WASHINGTON -- U.S. airlines could be on the front lines in a bird flu outbreak, and federal health officials are streamlining procedures for the possible quarantine of sick passengers.

But some airline workers and health experts see shortfalls in planning and recommend additional steps they say could save lives and help a financially fragile industry fly through a potential nightmare.

The Bush administration hopes quick action can contain any U.S. outbreak and has not ruled out travel restrictions.

Federal health officials have authority to detain or isolate any airline passenger suspected of harboring the avian flu virus, which scientists fear could mutate to leap from person to person and quickly spread globally.

The H5N1 virus is entrenched in poultry flocks in much of Asia. It has infected more than 120 people, killing at least 64 people in Indonesia, Vietnam, Thailand and Cambodia in two years. Last week, the first cases of human bird flu of this strain were reported in China.

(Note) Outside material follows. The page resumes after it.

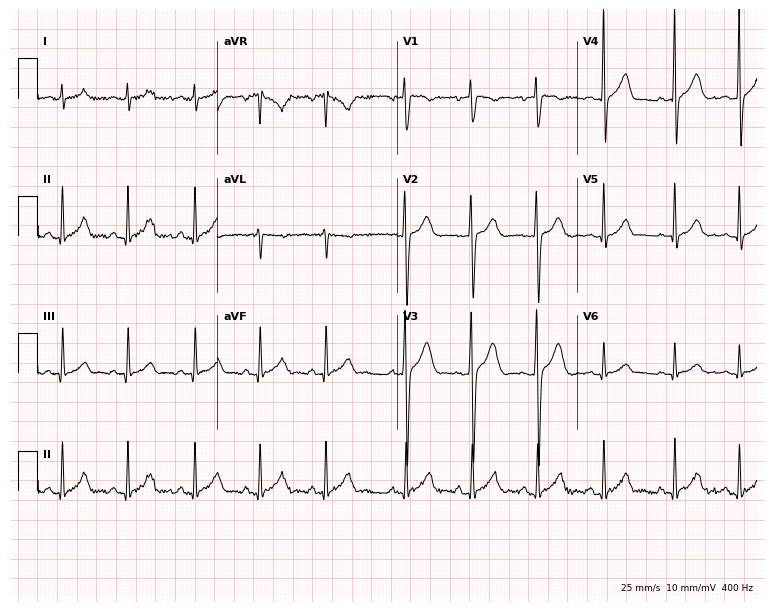
Standard 12-lead ECG recorded from a 21-year-old male (7.3-second recording at 400 Hz). Read as a normal ECG.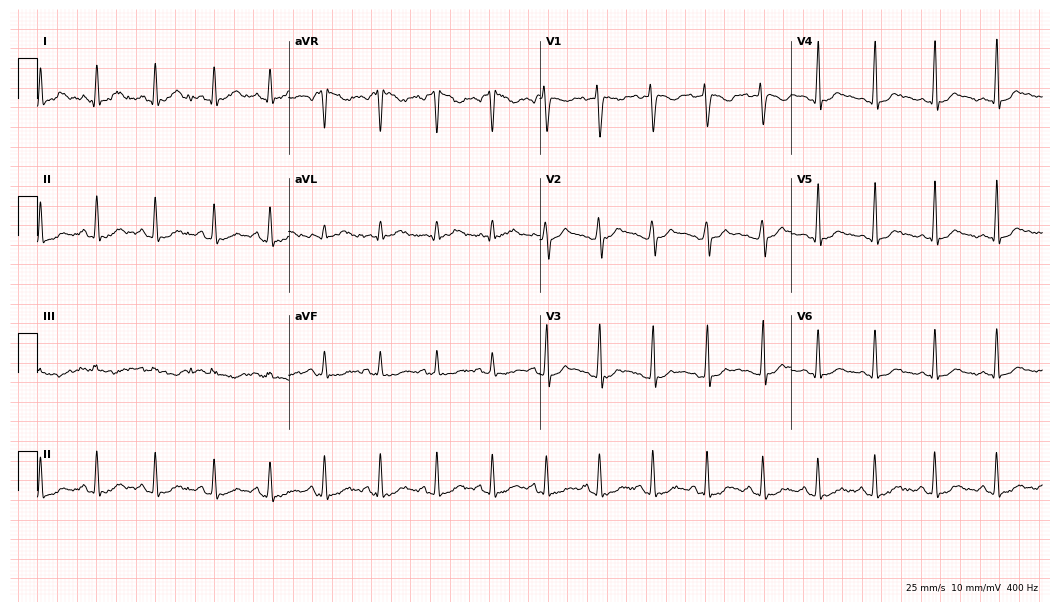
Resting 12-lead electrocardiogram (10.2-second recording at 400 Hz). Patient: a 21-year-old female. The tracing shows sinus tachycardia (a sinus rate of 100 beats per minute or more).

Air travel was crucial in spreading the deadly Severe Acute Respiratory Syndrome, or SARS, virus around Asia and to Canada in 2003. SARS ended up killing about 800 people globally before it was contained. SARS was harder to catch than the flu and, unlike influenza, only spread after patients began showing symptoms, but airlines and health officials are basing some bird flu preparations on the SARS experience.